Building resilient systems
In April 2025, Dr Elvina Viennet, Research Fellow at the Australian Red Cross Lifeblood and Adjunct Senior Lecturer at Queensland University of Technology, and colleagues published the first global assessment of how climate change affects blood supplies.
The team reviewed the existing literature on how extreme weather events are influencing the spread of infectious diseases, physical and mental health, and the safety of blood transfusions. They then assessed these results against the various stages involved in the blood supply line.
The team found that, as extreme weather events become more common and intense, they will impact all stages of the blood system.
As we’ve already seen, extreme whether events can disrupt donation efforts, but bad weather can also make transporting blood more difficult. In the aftermath of hurricanes or wildfires, roads may not be accessible, preventing blood from being delivered where it’s needed. Damage to national and local infrastructure in such events can also delay blood testing, while the gradual shift in habitats for disease-carrying insects continues to demand more time-consuming tests of blood from potentially asymptomatic donors.
At the same time, wide scale disasters can knock out power to hospitals and other facilities, endangering blood and plasma stocks. Heatwaves will also increase the strain on existing cooling systems, increasing energy demands and putting facilities at risk of failure that add to these risks.
“Any major disruptions to the availability and safety of the blood supply puts lives at risk,” Viennet has previously told The New York Times.
However, the team believe there are important steps that can be taken to mitigate these risks. Building a climate-resilient blood supply requires flexible, context-specific strategies that account for increased disruptions and the rise of diseases. Importantly, as the global demand for blood increases, blood services will need to reassess donor exclusion rules and screening protocols as infections that have previously been linked to foreign travel become endemic in new contexts.

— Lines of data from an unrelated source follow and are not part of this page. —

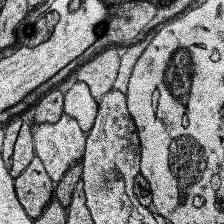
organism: Human
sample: Temporal Lobe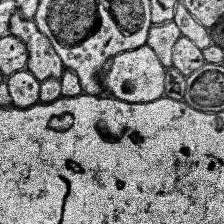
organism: Human
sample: Temporal Lobe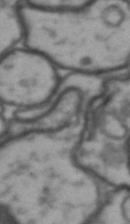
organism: Drosophila
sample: Brain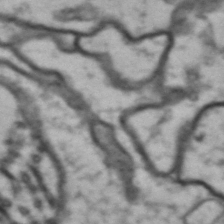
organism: Drosophila
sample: Brain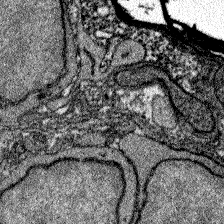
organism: Zebrafish
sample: Larval olfactory bulb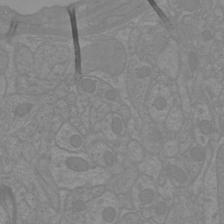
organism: Mouse
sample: Cortical neurons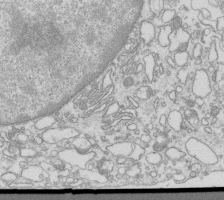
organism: Mouse
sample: Macrophages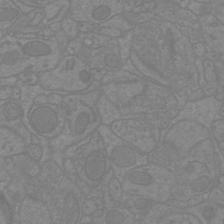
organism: Mouse
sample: Cortical neurons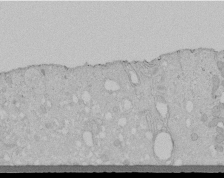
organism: Human
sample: Melanocyte Keratinocyte synapse skin construct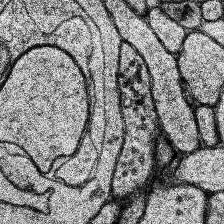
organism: Human
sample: Temporal Lobe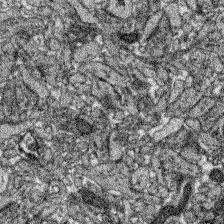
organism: Zebrafish
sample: Larval olfactory bulb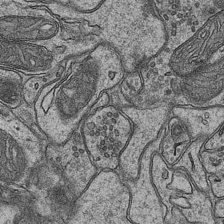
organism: Mouse
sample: CA1 Hippocampus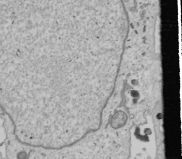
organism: Human
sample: Mitochondria in U2OS cells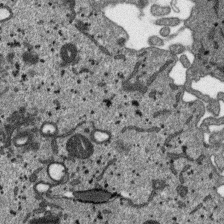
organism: Human
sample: Lung epithelial cells infected with SARS-CoV-2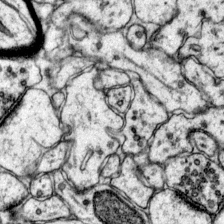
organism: Mouse
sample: Primary visual cortex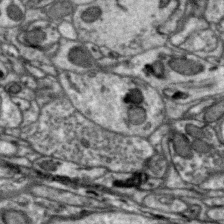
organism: Zebra finch
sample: Brain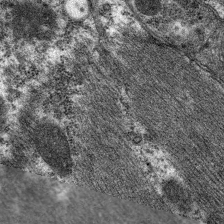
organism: C. elegans
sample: Pharynx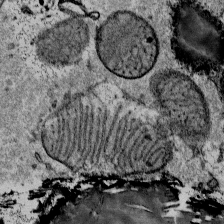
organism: Mouse
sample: Mouse Salivary gland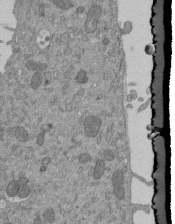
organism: Mouse
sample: ED-1 cell nuclei; centrioles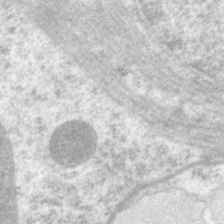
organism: P. pacificus
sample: Pharynx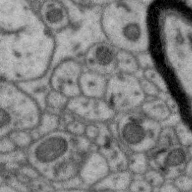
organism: Zebra finch
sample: Brain

“Adaptable strategies are already being implemented to bolster climate resilience in blood systems. Walking blood banks, which collect donations at the site of crises, are used in both high-income and low-income countries, offering flexibility during emergencies,” the team wrote in their paper.
“Similarly, cell salvage techniques and the use of drones for blood transportation, as seen in Rwanda, improve efficiency, especially in areas with disrupted transport. These innovations reduce reliance on traditional blood supply chains and offer rapid responses to climate-related challenges.”
Nations and medical authorities also need to prepare for these risks through adaptive emergency plans. This could involve planning for supplementary blood centers during emergencies and ensuring reliable cooling systems in relevant transports, or even just adjusting routes to accommodate any weather-related disruptions.
Facilities should also be equipped with backup power storage and protocols for prioritizing testing during any climate-related disaster. They add that the WHO’s existing report on maintaining blood supplies and their components during emergencies can be adapted for climate management plans.
As with many aspects of the climate crisis, the situation is not so bleak that we cannot take meaningful action now. But despite us being increasingly aware that climate change will impact many aspects of global health in the years to come, there is still much we do not know. Thankfully, researchers are trying to address these gaps. It’s just a question of whether or not others will listen to their results.